6. 6. The internet of things large model pruning compression method based on the Attention matrix optimization of claim 5, wherein the method is characterized in that grid division results are mapped back to the spatial positions of the original Attention matrix through pruning granularity mapping, regional structured pruning is implemented on the Attention matrix according to the pruning granularity corresponding to each grid unit, parameters with importance ordered in each region are removed, and the pruned Attention matrix is obtained, and comprises the following steps: Accurately mapping the pruning proportion value to a row and column coordinate area corresponding to the original Attention matrix through a pruning granularity mapping table according to the spatial position indexes of each rectangular unit in the mapping table; for each mapped rectangular unit area, calling parameter importance distribution data, and sorting all parameters in the area in descending order according to importance scores; according to the pruning proportion value, cutting off the ordered parameter sequence, removing the parameters which are ordered and have the accumulated proportion reaching the pruning proportion of the unit, and reserving a high-importance parameter subset; structural constraint is implemented on the reserved parameters, and in each rectangular unit, the reserved parameters are recombined into continuous memory blocks according to the original matrix row-column sequence, so that parameter blocks processed by the rectangular units are obtained; and splicing the parameter blocks processed by all the rectangular units according to the space positions, and reconstructing the parameter blocks into a complete-dimension sparse Attention matrix to obtain a pruned Attention matrix.

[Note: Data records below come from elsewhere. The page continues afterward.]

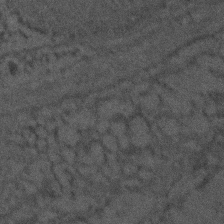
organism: Zebrafish
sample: Zebrafish embryo
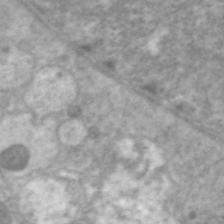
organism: C. elegans
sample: Pharynx
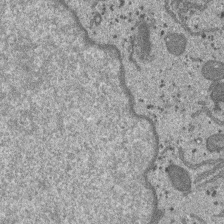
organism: Human
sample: Lung epithelial cells infected with SARS-CoV-2
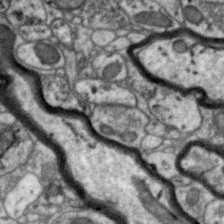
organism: Zebra finch
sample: Brain
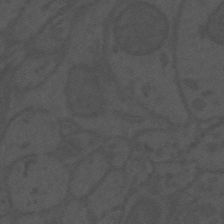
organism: Mouse
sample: Suprachiasmatic nucleus
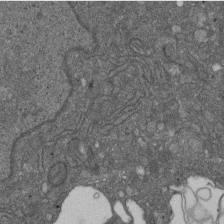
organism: Drosophila
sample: Nephrocyte
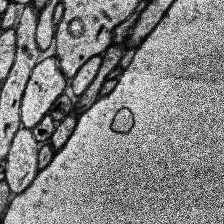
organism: Human
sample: Temporal Lobe
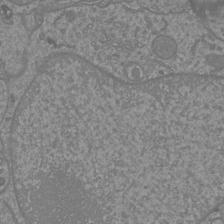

7. 7. The internet of things large model pruning compression method based on the Attention matrix optimization of claim 6, wherein the method is characterized by reconstructing a network structure of the internet of things large model and performing targeted fine tuning according to the Attention matrix after pruning, outputting a compressed lightweight model, realizing model parameter quantity reduction and reasoning efficiency improvement, and comprises the following steps: According to the pruned Attention matrix, accurately backfilling the pruned matrix to a corresponding Attention layer according to the Attention layer identification and the position index, and replacing original weight parameters to obtain a structural sparsified intermediate model; Performing sparse mode adaptation on the intermediate model, and reorganizing unstructured sparse parameters into regular sparse blocks according to a block sparse rule to obtain an adapted model; Performing two-stage fine tuning on the adapted model, wherein the first stage adopts a small learning rate to only fine tune the retention parameters to restore the characterization capacity, the second stage introduces a knowledge distillation loss function, takes the original pre-trained model as a teacher model to guide and optimize, compensates the performance loss introduced by pruning, and obtains a fine-tuned model; Performing reasoning delay and precision joint verification on the trimmed model, triggering a local parameter recovery mechanism if the precision loss exceeds a preset threshold, otherwise, converting the model into a deployment format supported by target Internet of things equipment, and obtaining a verified lightweight model; And according to the verified lightweight model, generating a compression efficiency report containing the parameter compression ratio, the theoretical reasoning acceleration ratio and the memory occupation reduction ratio, and completing an end-to-end model compression flow facing the scene of the Internet of things.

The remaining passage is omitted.